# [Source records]
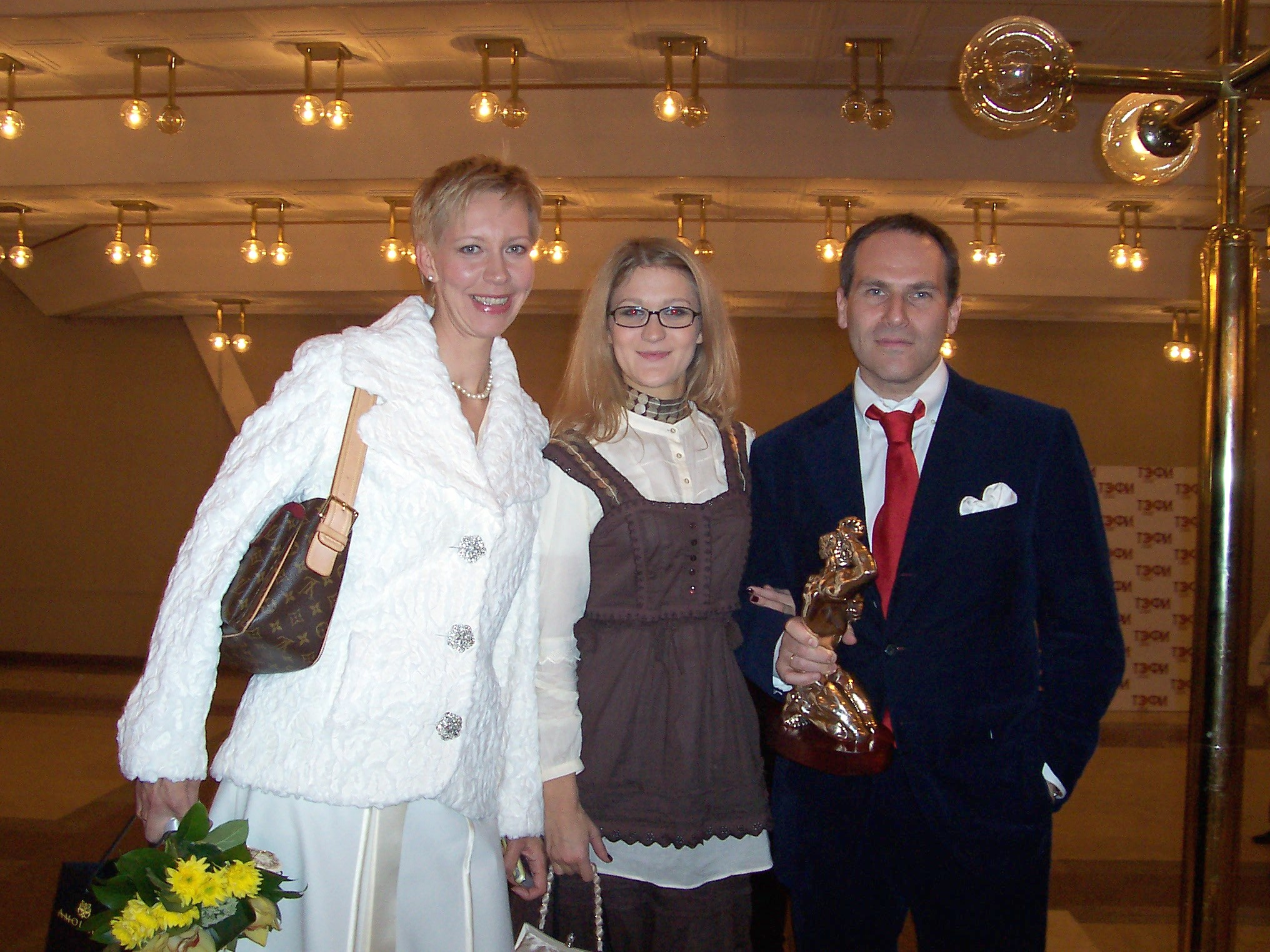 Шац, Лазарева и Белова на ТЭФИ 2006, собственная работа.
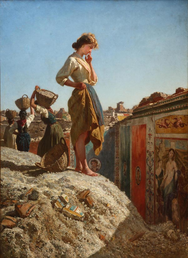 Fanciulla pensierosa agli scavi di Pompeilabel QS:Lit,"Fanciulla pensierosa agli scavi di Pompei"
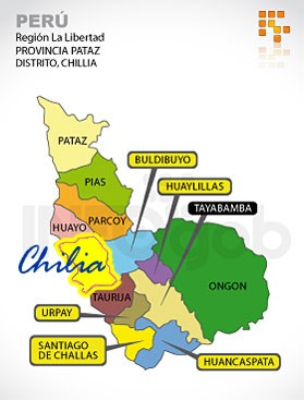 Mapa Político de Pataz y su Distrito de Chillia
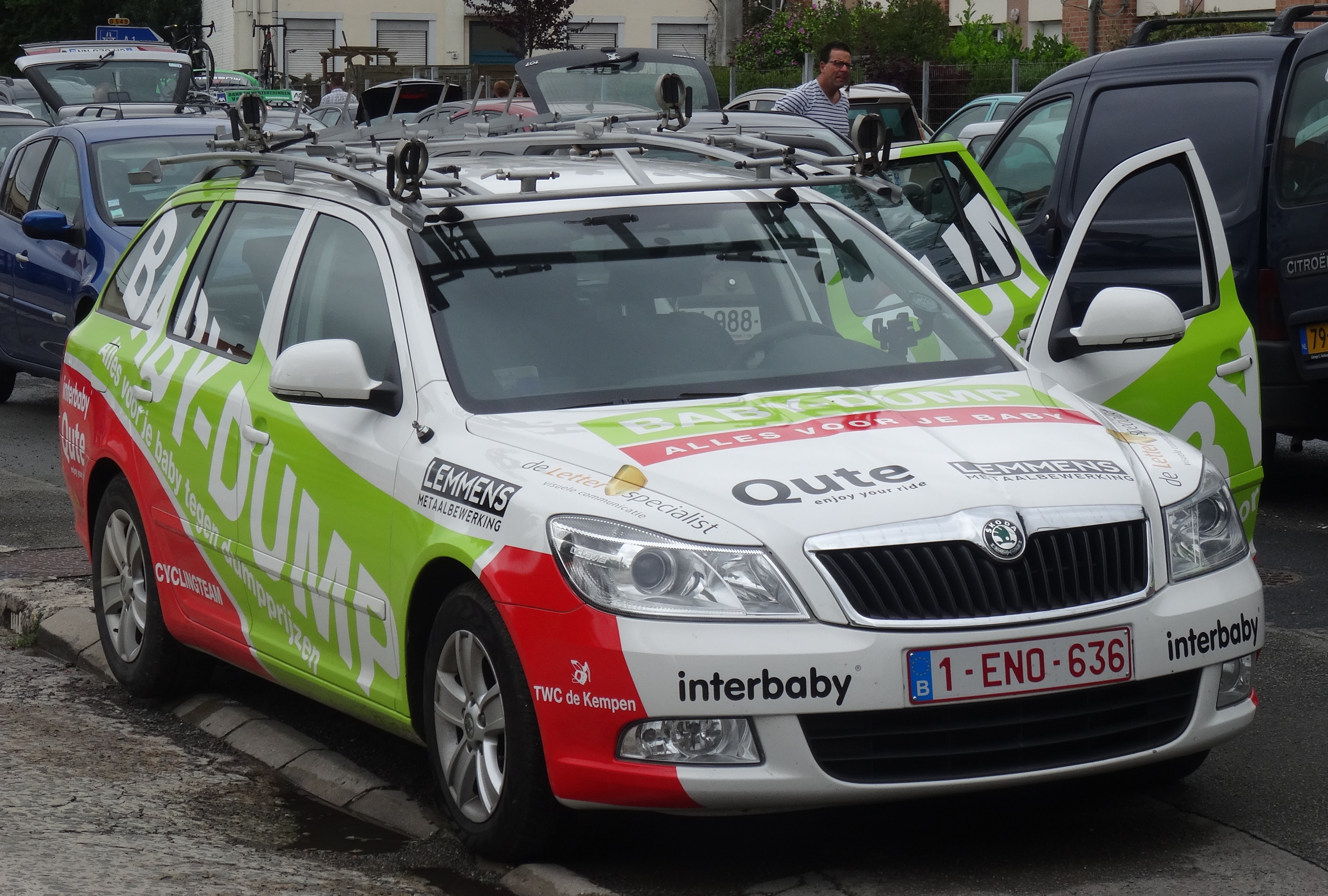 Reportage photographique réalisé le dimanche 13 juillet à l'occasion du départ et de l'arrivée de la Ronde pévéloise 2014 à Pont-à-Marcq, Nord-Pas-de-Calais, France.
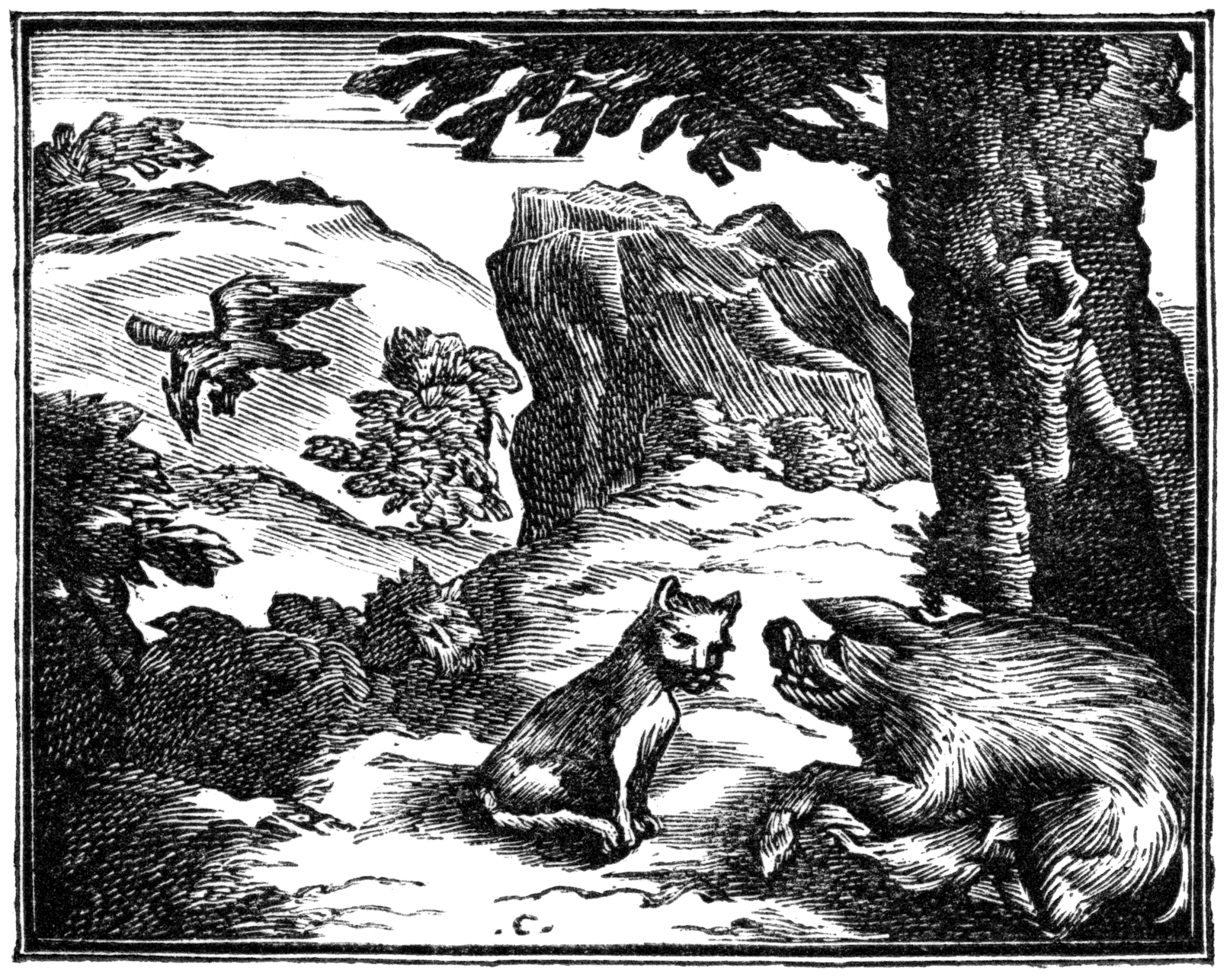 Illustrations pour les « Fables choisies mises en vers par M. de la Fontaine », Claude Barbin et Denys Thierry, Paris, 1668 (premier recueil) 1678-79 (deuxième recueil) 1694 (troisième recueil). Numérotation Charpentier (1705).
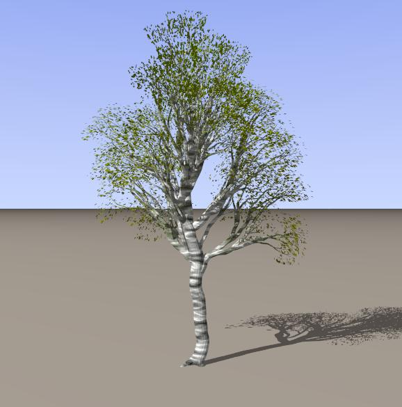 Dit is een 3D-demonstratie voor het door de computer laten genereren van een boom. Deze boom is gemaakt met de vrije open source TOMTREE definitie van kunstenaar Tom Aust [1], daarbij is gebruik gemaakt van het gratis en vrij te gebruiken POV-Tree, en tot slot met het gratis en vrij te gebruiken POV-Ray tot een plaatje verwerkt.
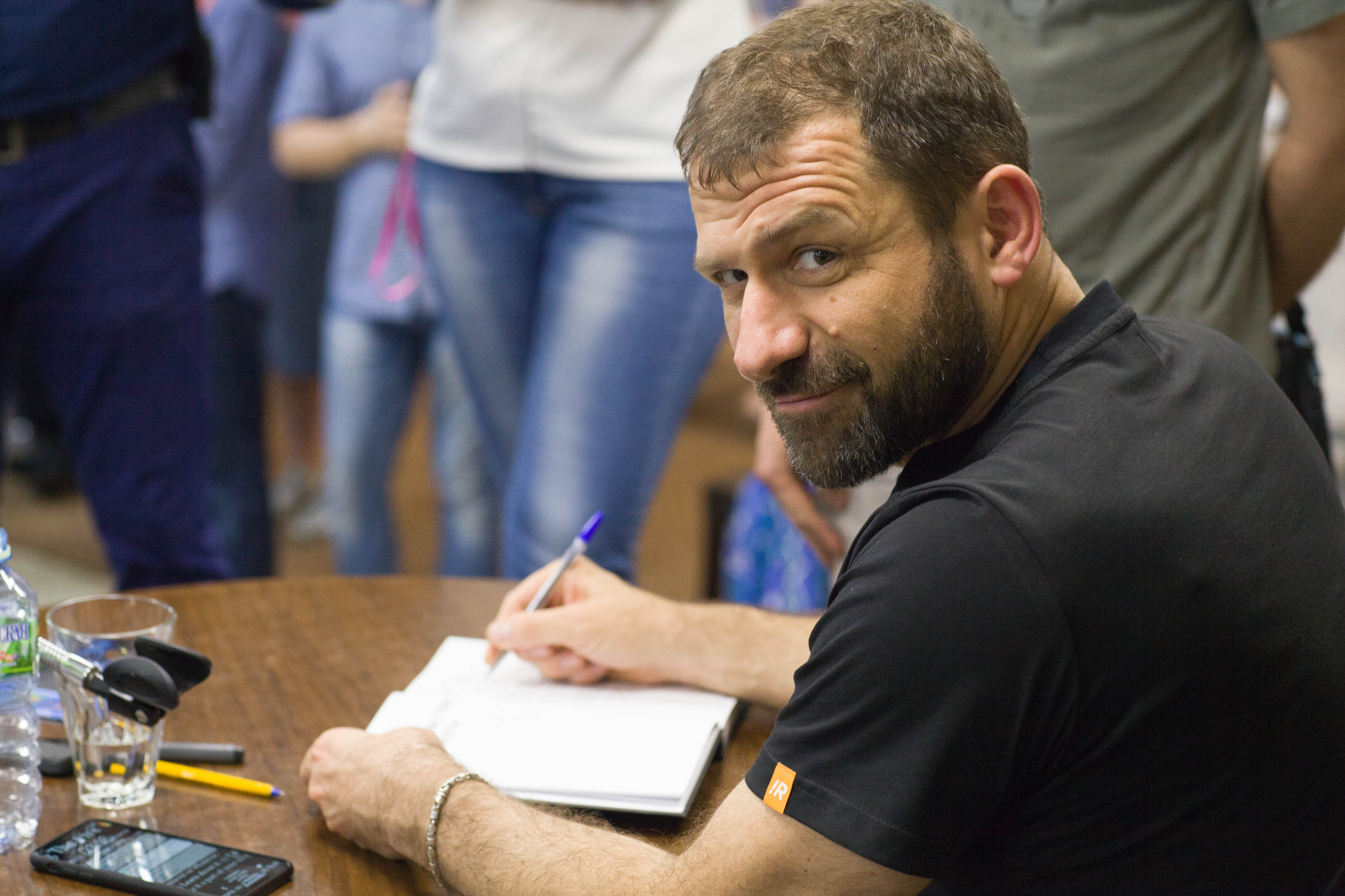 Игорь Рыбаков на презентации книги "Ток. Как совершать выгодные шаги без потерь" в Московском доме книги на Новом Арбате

# [Task brief]
Reproduce word for word the lines from the line with "Reportage photographique réalisé" to the end of the entries above, both included, but leave the pictures out.

# [Exercise answer]
 Reportage photographique réalisé le dimanche 13 juillet à l'occasion du départ et de l'arrivée de la Ronde pévéloise 2014 à Pont-à-Marcq, Nord-Pas-de-Calais, France.
 Illustrations pour les « Fables choisies mises en vers par M. de la Fontaine », Claude Barbin et Denys Thierry, Paris, 1668 (premier recueil) 1678-79 (deuxième recueil) 1694 (troisième recueil). Numérotation Charpentier (1705).
 Dit is een 3D-demonstratie voor het door de computer laten genereren van een boom. Deze boom is gemaakt met de vrije open source TOMTREE definitie van kunstenaar Tom Aust [1], daarbij is gebruik gemaakt van het gratis en vrij te gebruiken POV-Tree, en tot slot met het gratis en vrij te gebruiken POV-Ray tot een plaatje verwerkt.
 Игорь Рыбаков на презентации книги "Ток. Как совершать выгодные шаги без потерь" в Московском доме книги на Новом Арбате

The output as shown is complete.